__Problem requirements__
Write out exactly the lines from the one holding "Verschiedene Elemente eines" to the last line of the entries, both ends included and nothing else, without the pictures.

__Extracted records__
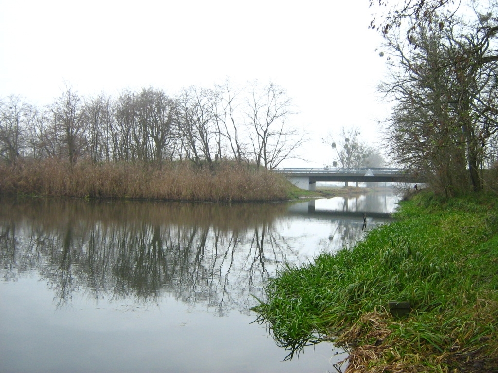 Der Rest des „Hauptschifffahrtskanals Nauen-Paretz“, ein Kanalstück zwischen dem „Havelländischem Großen Hauptkanal“ und dem Havelkanal zwischen Zeestow und Bredow. Schiffbar ist der Nauen-Paretzer Kanal nur zum Havelländischen Großen Hauptkanal. Zum Havelkanal hin versperrt ein Wehr die Durchfahrt. (Landkreis Havelland, Brandenburg) - Google Maps - Google Earth
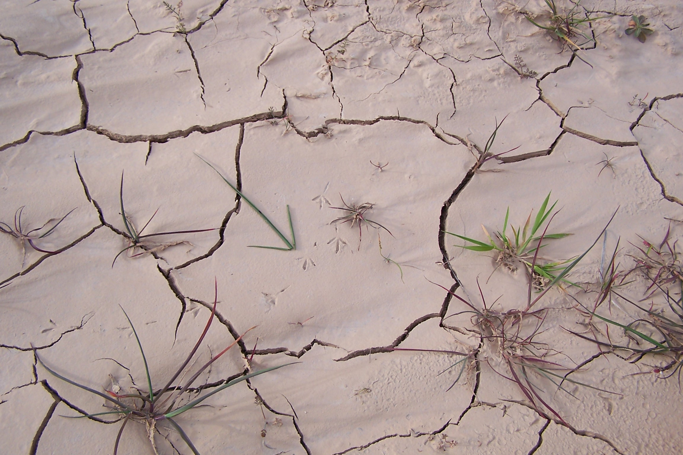 Zelf gemaakt (12 maart 2006)
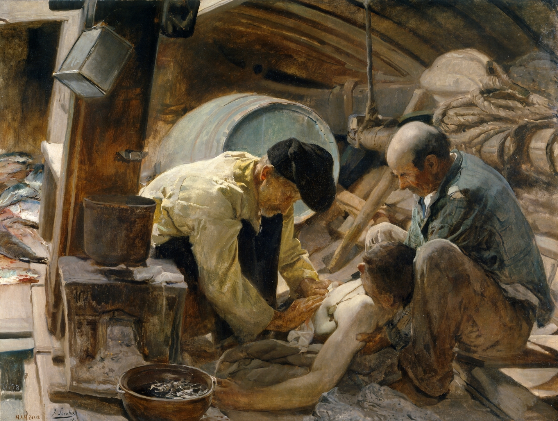 Joaquin Soralla'nın 1894 yılında yaptığı tablosu 1895 yılında altın madalya kazandı ve tablo İspanya Devleti tarafından satın alındı.
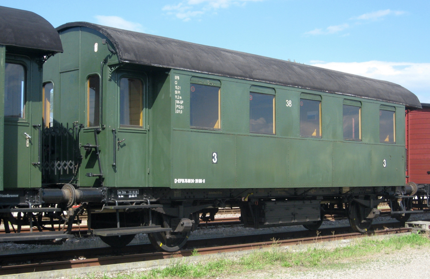 Durchgangs-Personenwagen 3. Klasse ex Süddeutsche Eisenbahn-Gesellschaft (SEG), Waggonfabrik Gastell 1926, heute Ci 38 Museumsdampfzug Rebenbummler, Kaiserstuhlbahn
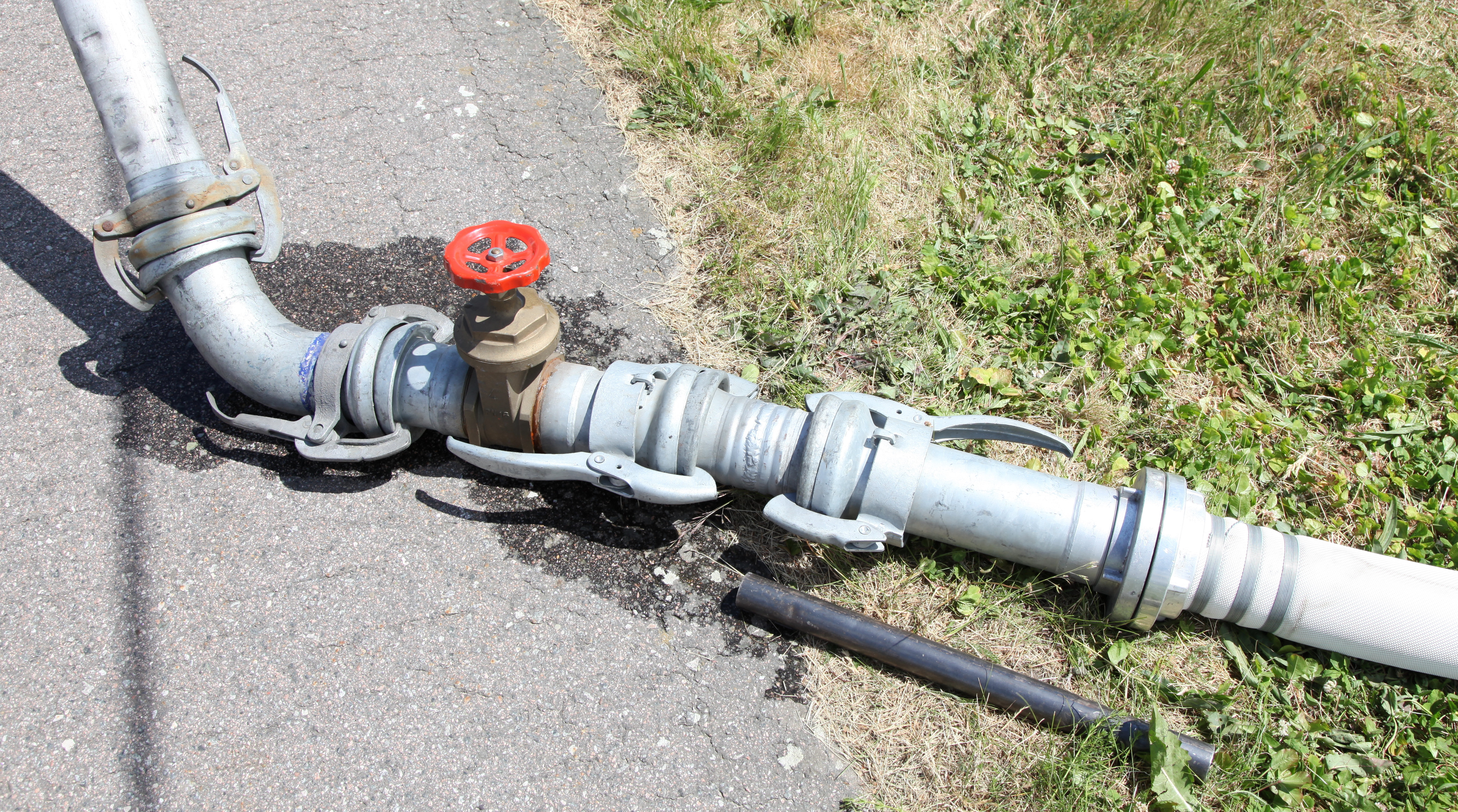 Verschiedene Elemente eines Schnellkupplungsrohres: Bogen, Schieber, Adaper, Storz-Kupplung
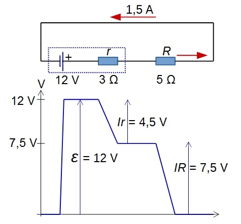 Electric circuit with voltage source at 12V. Ohmic resistor and internal resistance. Potential rise and fall around the loop.
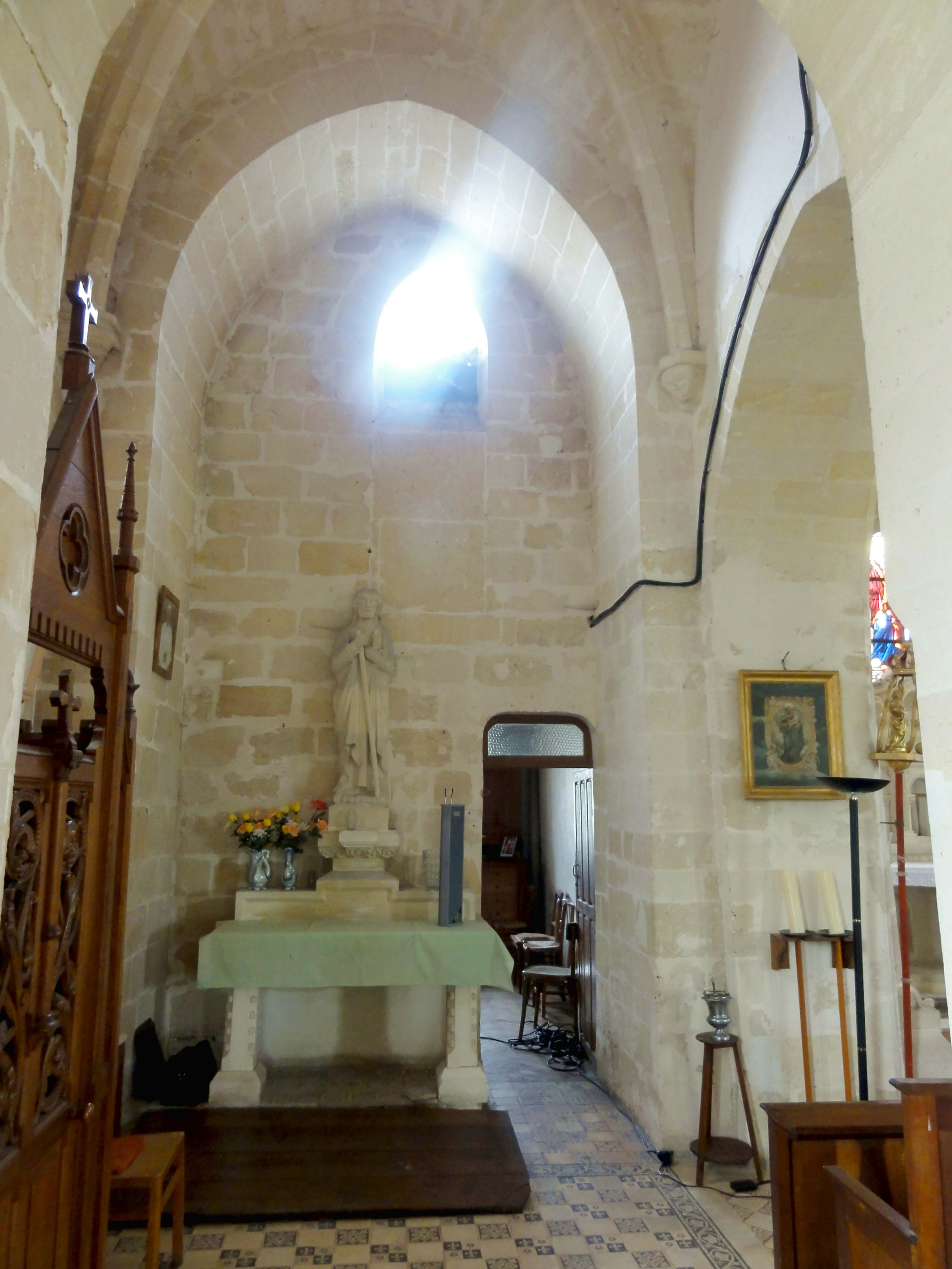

__Output__
 Verschiedene Elemente eines Schnellkupplungsrohres: Bogen, Schieber, Adaper, Storz-Kupplung
 Electric circuit with voltage source at 12V. Ohmic resistor and internal resistance. Potential rise and fall around the loop.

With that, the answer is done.